IN THE HIGH COURT OF SOUTH AFRICA

(EASTERN CAPE LOCAL DIVISION, GQEBERHA)


Case No.: 2605/2021

Date heard: 17 March 2022

Date delivered: 31 May 2022


In the matter between:


COEGA DEVELOPMENT CORPORATION (PTY) LTD Applicant


and


MM ENGINEERING SERVICES (PTY) LTD Respondent



JUDGMENT

ZIETSMAN AJ:


  1. The question that comes to mind in this matter is, how many opportunities should one be given?


  1. The Applicant, Coega Development Corporation (Pty) Ltd (“CDC”), is a public entity that is wholly owned by the Eastern Cape Provincial Government, mandated to develop and operate the 9003 hectare Coega Special Economic Zone (SEZ) in terms of the SEZ Act 16 of 2014. The Respondent is MM Engineering Services (Pty) Ltd, with its chosen address in Johannesburg.


  1. During or about October 2016 the parties entered into a written lease agreement in respect of Zone 6 for the purposes of the Respondent manufacturing gas cylinders for the local and export markets.


  1. The Applicant seeks an order for the eviction of the Respondent from the leased premises within the SEZ, pursuant to the breach of the lease agreement, by the Respondent, and consequent cancellation thereof.


Background


  1. On 10 October 2018 and 31 October 2019 respectively, the parties concluded certain addenda to the lease agreement. Except for amending the location of the leased premises, from Zone 6 to Zone 3, and the commencement and expiration dates, the addenda did not alter the terms of the lease agreement in a manner material to this application. The lease agreement and addenda thereto will collectively be referred to as “the Agreement”.

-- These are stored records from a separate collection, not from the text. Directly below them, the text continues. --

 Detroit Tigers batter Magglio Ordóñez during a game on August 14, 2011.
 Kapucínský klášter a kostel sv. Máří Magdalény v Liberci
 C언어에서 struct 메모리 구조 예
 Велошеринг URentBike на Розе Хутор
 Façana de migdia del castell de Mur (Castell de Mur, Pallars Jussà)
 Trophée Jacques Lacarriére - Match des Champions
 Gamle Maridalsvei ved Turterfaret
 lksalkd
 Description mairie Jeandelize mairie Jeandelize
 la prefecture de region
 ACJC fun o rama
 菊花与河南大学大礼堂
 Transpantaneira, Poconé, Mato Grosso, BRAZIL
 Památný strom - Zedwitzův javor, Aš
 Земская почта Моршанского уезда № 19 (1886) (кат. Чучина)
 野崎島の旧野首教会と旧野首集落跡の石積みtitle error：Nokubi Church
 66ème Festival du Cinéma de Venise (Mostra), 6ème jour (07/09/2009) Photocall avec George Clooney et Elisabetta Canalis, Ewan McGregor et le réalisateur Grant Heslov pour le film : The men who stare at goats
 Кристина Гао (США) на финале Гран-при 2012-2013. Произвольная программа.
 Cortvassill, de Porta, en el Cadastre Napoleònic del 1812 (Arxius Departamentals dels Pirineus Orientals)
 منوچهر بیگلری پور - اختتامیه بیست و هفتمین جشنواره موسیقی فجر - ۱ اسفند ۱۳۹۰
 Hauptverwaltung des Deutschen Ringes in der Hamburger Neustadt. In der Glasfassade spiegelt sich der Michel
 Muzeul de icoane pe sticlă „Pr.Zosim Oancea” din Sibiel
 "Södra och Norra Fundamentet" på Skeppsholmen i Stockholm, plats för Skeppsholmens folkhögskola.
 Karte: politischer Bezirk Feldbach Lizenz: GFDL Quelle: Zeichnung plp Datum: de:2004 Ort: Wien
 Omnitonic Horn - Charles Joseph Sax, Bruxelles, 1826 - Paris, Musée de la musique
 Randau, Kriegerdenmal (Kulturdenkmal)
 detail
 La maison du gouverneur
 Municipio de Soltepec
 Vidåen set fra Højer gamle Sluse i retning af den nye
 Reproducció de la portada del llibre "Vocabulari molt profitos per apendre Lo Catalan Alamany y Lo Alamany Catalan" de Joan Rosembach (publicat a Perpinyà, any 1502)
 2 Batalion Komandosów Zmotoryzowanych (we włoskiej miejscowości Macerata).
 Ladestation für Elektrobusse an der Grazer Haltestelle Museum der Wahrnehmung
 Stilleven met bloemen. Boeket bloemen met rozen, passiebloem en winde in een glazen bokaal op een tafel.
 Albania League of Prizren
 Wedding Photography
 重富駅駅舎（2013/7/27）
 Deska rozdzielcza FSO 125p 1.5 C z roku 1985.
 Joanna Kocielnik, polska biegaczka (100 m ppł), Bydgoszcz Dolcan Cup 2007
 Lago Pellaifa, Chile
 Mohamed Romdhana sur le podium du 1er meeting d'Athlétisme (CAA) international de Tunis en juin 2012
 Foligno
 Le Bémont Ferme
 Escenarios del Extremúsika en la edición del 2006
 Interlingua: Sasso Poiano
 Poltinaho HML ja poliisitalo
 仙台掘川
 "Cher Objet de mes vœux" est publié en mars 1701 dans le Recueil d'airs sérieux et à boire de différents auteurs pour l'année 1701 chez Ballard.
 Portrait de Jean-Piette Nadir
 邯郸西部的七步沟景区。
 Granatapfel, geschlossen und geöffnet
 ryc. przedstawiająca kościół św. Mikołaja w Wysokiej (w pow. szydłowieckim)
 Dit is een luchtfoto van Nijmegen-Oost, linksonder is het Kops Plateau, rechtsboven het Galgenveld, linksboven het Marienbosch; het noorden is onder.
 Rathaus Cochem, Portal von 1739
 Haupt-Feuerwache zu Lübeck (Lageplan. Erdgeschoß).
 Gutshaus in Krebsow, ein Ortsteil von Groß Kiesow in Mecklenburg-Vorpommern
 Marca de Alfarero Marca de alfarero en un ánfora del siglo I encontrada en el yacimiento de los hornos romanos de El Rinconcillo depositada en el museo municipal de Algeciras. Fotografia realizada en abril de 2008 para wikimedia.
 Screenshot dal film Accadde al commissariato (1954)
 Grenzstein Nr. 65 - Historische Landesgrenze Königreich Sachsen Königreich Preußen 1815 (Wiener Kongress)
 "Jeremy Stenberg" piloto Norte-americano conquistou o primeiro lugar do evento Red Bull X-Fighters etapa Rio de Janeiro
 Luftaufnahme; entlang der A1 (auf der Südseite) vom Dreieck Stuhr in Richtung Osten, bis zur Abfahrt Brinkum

  1. The material terms of the Agreement for purposes of this application are the following:


  1. the leased premises would be located at Zone 3, within the Coega SEZ;


  1. the lease would commence on 1 October 2019 and terminate on 30 September 2034;


  1. the Respondent would pay the Applicant a security deposit, which would be refunded to the Respondent within thirty days from date of termination of the Agreement;


  1. the Respondent would be liable for interest on all rental due and payable by it to the Applicant at the default interest rate, from the due date to date of payment;


  1. the Respondent warranted that, as at date of signature of the Agreement, it was in a position to pay the rental amount and any other amounts payable from time to time, and that it was not aware of any matter which would result in it being unable to pay such amounts;


  1. in the case of a breach by either party, the aggrieved party shall deliver to the defaulting party a notice specifying the default event(s) and demand that the specified default be rectified within fourteen days of delivery of the said notice; in the event that the defaulting party commits any breach of its obligations in terms of the Agreement and fails to remedy that breach within fourteen days (or such longer period as the aggrieved party issuing the notice may advise, if it is not capable of being remedied within the fourteen days) of the written notice requiring that it be remedied;


  1. the aggrieved party shall have the right, in addition to any other remedies provided for in the Agreement, to cancel the Agreement, upon written notice to the other party, in the event of either party committing a breach of the terms of this Agreement which is incapable of being remedied;


  1. should the Applicant cancel the Agreement and the Respondent dispute the Applicant’s right to do so, and remain in occupation of the leased premises pending the determination of that dispute, then the Respondent shall continue to pay, on due date, all monies due by it in terms of the Agreement; the Applicant shall be entitled to recover and accept those payments and the acceptance by the Applicant of those payments shall be without prejudice and not constitute an acceptance of the Respondent holding over in this manner;


  1. the Respondent shall pay the Applicant a security deposit for all the Respondent’s obligation in terms of the agreement, and the Applicant may use the security deposit to pay or offset all outstanding amounts which the Respondent is liable for under the Agreement. Whenever, during the period of the Agreement, the security deposit is so applied in whole or part, the Respondent shall, on demand, reinstate the security deposit to its original amount.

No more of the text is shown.